# [EXERCISE BRIEF]
Each record beneath this sentence is to be transcribed exactly as it reads.

*** TASK INPUTS Section Begins ***

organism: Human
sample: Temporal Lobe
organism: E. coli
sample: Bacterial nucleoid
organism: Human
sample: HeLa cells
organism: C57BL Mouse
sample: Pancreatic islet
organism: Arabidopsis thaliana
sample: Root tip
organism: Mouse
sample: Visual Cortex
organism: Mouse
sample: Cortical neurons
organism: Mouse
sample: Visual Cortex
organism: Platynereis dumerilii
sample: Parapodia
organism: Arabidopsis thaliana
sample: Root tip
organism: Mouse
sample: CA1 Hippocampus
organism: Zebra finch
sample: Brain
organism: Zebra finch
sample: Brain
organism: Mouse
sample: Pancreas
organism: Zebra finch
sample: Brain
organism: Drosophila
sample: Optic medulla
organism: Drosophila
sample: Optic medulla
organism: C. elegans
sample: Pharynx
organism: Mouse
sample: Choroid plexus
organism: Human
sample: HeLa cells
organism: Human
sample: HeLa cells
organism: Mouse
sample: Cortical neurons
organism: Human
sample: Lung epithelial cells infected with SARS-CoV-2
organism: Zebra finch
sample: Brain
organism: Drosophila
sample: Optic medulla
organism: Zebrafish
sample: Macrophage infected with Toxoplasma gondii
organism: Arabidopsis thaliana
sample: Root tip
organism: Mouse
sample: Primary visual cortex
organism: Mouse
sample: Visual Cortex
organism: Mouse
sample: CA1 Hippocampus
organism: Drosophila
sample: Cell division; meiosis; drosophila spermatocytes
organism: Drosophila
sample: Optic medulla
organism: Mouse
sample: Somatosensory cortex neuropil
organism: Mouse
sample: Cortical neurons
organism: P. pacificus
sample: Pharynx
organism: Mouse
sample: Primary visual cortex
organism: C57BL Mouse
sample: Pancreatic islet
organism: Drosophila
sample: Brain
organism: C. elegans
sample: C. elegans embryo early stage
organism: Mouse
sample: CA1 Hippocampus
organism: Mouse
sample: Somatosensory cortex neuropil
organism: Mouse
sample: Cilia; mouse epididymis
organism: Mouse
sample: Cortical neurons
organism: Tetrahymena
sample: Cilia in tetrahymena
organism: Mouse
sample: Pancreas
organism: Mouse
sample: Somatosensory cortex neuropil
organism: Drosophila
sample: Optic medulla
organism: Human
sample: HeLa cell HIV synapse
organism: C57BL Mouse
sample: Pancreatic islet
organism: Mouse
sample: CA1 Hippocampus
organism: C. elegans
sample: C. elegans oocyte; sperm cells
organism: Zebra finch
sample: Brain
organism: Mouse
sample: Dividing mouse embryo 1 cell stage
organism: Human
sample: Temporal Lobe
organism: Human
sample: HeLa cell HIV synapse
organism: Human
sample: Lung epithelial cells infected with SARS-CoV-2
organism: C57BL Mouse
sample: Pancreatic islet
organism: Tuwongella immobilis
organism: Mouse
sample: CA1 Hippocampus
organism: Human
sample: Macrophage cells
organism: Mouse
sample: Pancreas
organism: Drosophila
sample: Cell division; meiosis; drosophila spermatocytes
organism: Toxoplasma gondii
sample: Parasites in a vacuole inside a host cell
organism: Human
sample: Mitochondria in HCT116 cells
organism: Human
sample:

*** TASK INPUTS Section Ends ***

# [SOLUTION TO THE EXERCISE]
organism: Human
sample: Temporal Lobe
organism: E. coli
sample: Bacterial nucleoid
organism: Human
sample: HeLa cells
organism: C57BL Mouse
sample: Pancreatic islet
organism: Arabidopsis thaliana
sample: Root tip
organism: Mouse
sample: Visual Cortex
organism: Mouse
sample: Cortical neurons
organism: Mouse
sample: Visual Cortex
organism: Platynereis dumerilii
sample: Parapodia
organism: Arabidopsis thaliana
sample: Root tip
organism: Mouse
sample: CA1 Hippocampus
organism: Zebra finch
sample: Brain
organism: Zebra finch
sample: Brain
organism: Mouse
sample: Pancreas
organism: Zebra finch
sample: Brain
organism: Drosophila
sample: Optic medulla
organism: Drosophila
sample: Optic medulla
organism: C. elegans
sample: Pharynx
organism: Mouse
sample: Choroid plexus
organism: Human
sample: HeLa cells
organism: Human
sample: HeLa cells
organism: Mouse
sample: Cortical neurons
organism: Human
sample: Lung epithelial cells infected with SARS-CoV-2
organism: Zebra finch
sample: Brain
organism: Drosophila
sample: Optic medulla
organism: Zebrafish
sample: Macrophage infected with Toxoplasma gondii
organism: Arabidopsis thaliana
sample: Root tip
organism: Mouse
sample: Primary visual cortex
organism: Mouse
sample: Visual Cortex
organism: Mouse
sample: CA1 Hippocampus
organism: Drosophila
sample: Cell division; meiosis; drosophila spermatocytes
organism: Drosophila
sample: Optic medulla
organism: Mouse
sample: Somatosensory cortex neuropil
organism: Mouse
sample: Cortical neurons
organism: P. pacificus
sample: Pharynx
organism: Mouse
sample: Primary visual cortex
organism: C57BL Mouse
sample: Pancreatic islet
organism: Drosophila
sample: Brain
organism: C. elegans
sample: C. elegans embryo early stage
organism: Mouse
sample: CA1 Hippocampus
organism: Mouse
sample: Somatosensory cortex neuropil
organism: Mouse
sample: Cilia; mouse epididymis
organism: Mouse
sample: Cortical neurons
organism: Tetrahymena
sample: Cilia in tetrahymena
organism: Mouse
sample: Pancreas
organism: Mouse
sample: Somatosensory cortex neuropil
organism: Drosophila
sample: Optic medulla
organism: Human
sample: HeLa cell HIV synapse
organism: C57BL Mouse
sample: Pancreatic islet
organism: Mouse
sample: CA1 Hippocampus
organism: C. elegans
sample: C. elegans oocyte; sperm cells
organism: Zebra finch
sample: Brain
organism: Mouse
sample: Dividing mouse embryo 1 cell stage
organism: Human
sample: Temporal Lobe
organism: Human
sample: HeLa cell HIV synapse
organism: Human
sample: Lung epithelial cells infected with SARS-CoV-2
organism: C57BL Mouse
sample: Pancreatic islet
organism: Tuwongella immobilis
organism: Mouse
sample: CA1 Hippocampus
organism: Human
sample: Macrophage cells
organism: Mouse
sample: Pancreas
organism: Drosophila
sample: Cell division; meiosis; drosophila spermatocytes
organism: Toxoplasma gondii
sample: Parasites in a vacuole inside a host cell
organism: Human
sample: Mitochondria in HCT116 cells
organism: Human
sample:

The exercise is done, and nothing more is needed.